Among those areas was Gloucestershire, Wiltshire and Bath/Bristol due to a £23m loan to English Heritage based in Swindon and a £6m capital grant to Bristol Beacon (formerly Colston Hall) which is currently undergoing refurbishment.

The report also highlighted some local authority schemes set up to help creative businesses deal with the impact of the pandemic. The examples cited include the West of England Combined Authority’s Creative Sector Growth Programme. Find details in our creative industries funding guide.

The impact of COVID-19 on freelancers’ mental health

The report includes a specific focus on the experiences during the pandemic of freelancers in the arts and culture sector in South Yorkshire. The findings are likely to ring true for thousands of other self-employed people in other parts of the UK.

More than three quarters of freelancers said their mental wellbeing was worse since the start of lockdown. Male respondents, under-30s, and those with a diagnosed mental health condition experienced even greater levels of distress.

The main causes of stress and worry were personal finances, unemployment and the ability to cover overheads. Anxiety over these issues was much higher amongst freelancers than the general population.

South Yorkshire freelancers also reported lower levels of wellbeing and happiness and higher levels of anxiety than the general public. With their mental health impacted, the report said the pandemic led “to a sense of lost identity, skills and motivation”.

Event crew, lighting and sound engineers reported greater worsening of mental health than respondents in other roles, with 53.8% saying that their mental health was “much worse” compared to 25.5% on average.

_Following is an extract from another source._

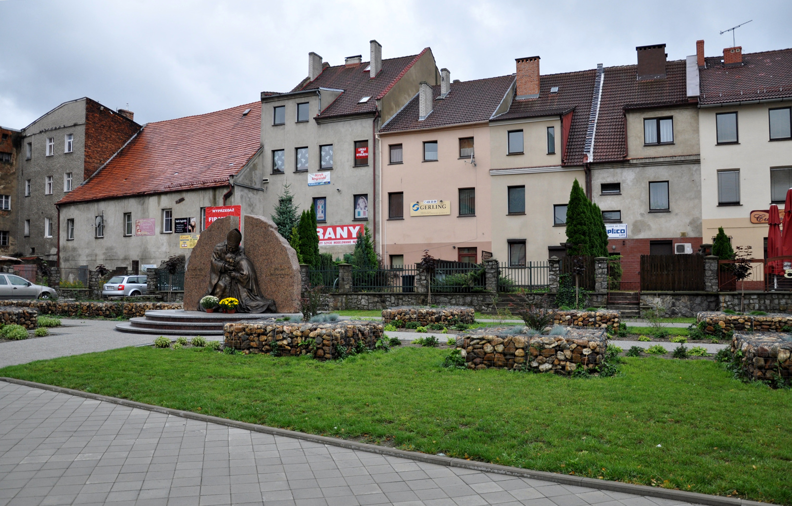 Plac Farny w Prudniku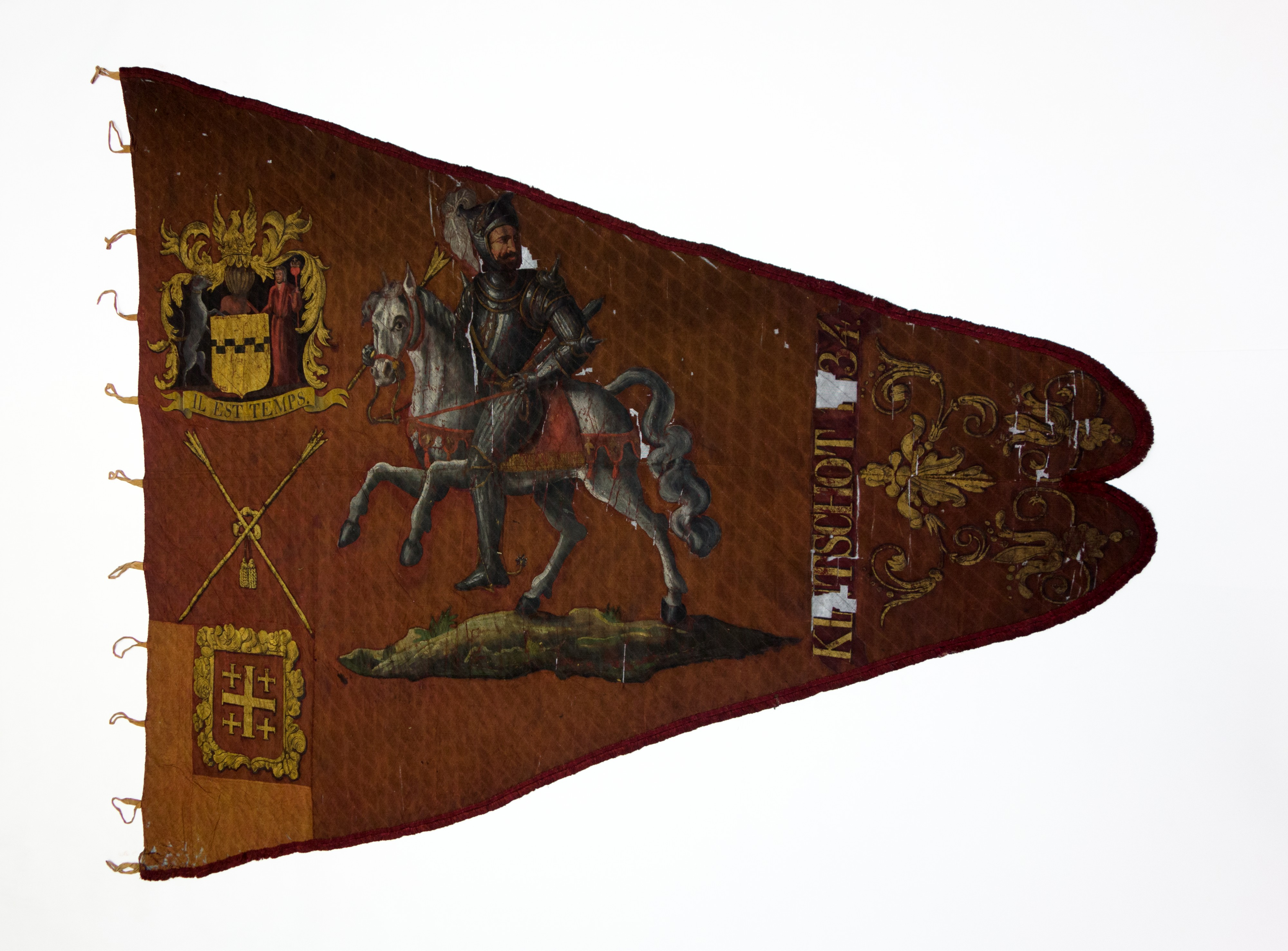 French; Banner with shaft; Banners

Professor Vanessa Toulmin, director of city and culture and chair in early film and popular Entertainment at the University of Sheffield, said:

“The COVID-19 pandemic has had a devastating impact on the UK’s arts, culture and heritage sector. This landmark report reveals how social distancing and lockdowns over the past 18 months have had a catastrophic effect on the finances of people who work in the sector, as well as businesses and venues.

“People have lost their jobs, businesses and venues have closed and this economic impact has severely affected the mental health and wellbeing of people who work in the sector across the UK. People in the sector have been losing sleep and have had much higher levels of anxiety due to how the pandemic has affected their personal finances and uncertainty about the future.”